“And how was your trip?”

  “Tiring, we came up on the train. But we got to see the scenery,” said the older brother. “This is my second time in the States now, but for my younger brother this is the first.”

  The younger brother said, in a quiet, quiet voice: “I can see how someone can get lost here.”

  The Mambo King nodded. “You mean in spirit or on the streets?”

  “In spirit.”

  And he poured more beers, as beer made him feel more relaxed and friendly. He patted them on their backs, and then came the stories about how they’d gotten out of Cuba via Spain, spending three months in Madrid and then making their way to a cousin’s house in Miami for another three-month stay. They both had been jazz players in Cuba, the older brother playing the saxophone and guitar, and the younger, the trumpet.

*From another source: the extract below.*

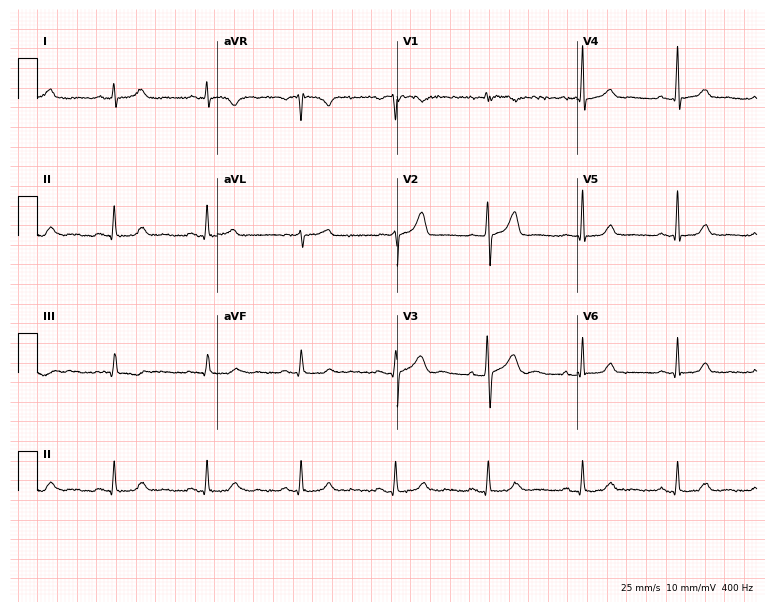
12-lead ECG from a 70-year-old woman (7.3-second recording at 400 Hz). Recorded interpretation: within normal limits.

  “Back in the old days before the revolution,” said Rafael, “we used to listen to jazz in Havana on CMQ, sneak around to all the big hotels to hear the big bands and jam sessions with people like Dizzy Gillespie . . .”

  “He’s great,” said Rico.

  “In this one bar we knew up at La Concha”—he was referring to a beach popular with young people and musicians, about forty minutes’ drive out of Havana—“we’d listen to music and meet other musicians. Nice days. But then we had the revolution and what we hear is this jive Eastern European jazz like pompom waltz music, and sometimes we’d be lucky, and get our hands on a short-wave radio and listen to the real stuff from the States and Mexico. In any case, we were both working in Havana, Rico in a cigar factory and myself driving a bus around the city, and we both just wanted to get out of there. I mean, what was there for us? Fidel closed down so many of the clubs and hotels, and what work we got, playing weddings and dances for the Russians, was not to our liking. To tell the truth, we could see that he was doing some good things with the poor people, but for us? What was there? Nothing. In any case, it was Rico here who pushed that we leave. But it wasn’t easy.”

  The brothers’ expressions? World-weary exhaustion, followed by healthy, appreciative smiles.

  Then the story of a friend, a bassist, traveling with the Tropicana Review out of Havana in Mexico City, climbing out the second-floor window of a hotel bathroom and running for blocks and blocks and catching a taxi that took him to the American Embassy. Another traveling performer, a male singer, leaving his dressing room in London disguised as a woman.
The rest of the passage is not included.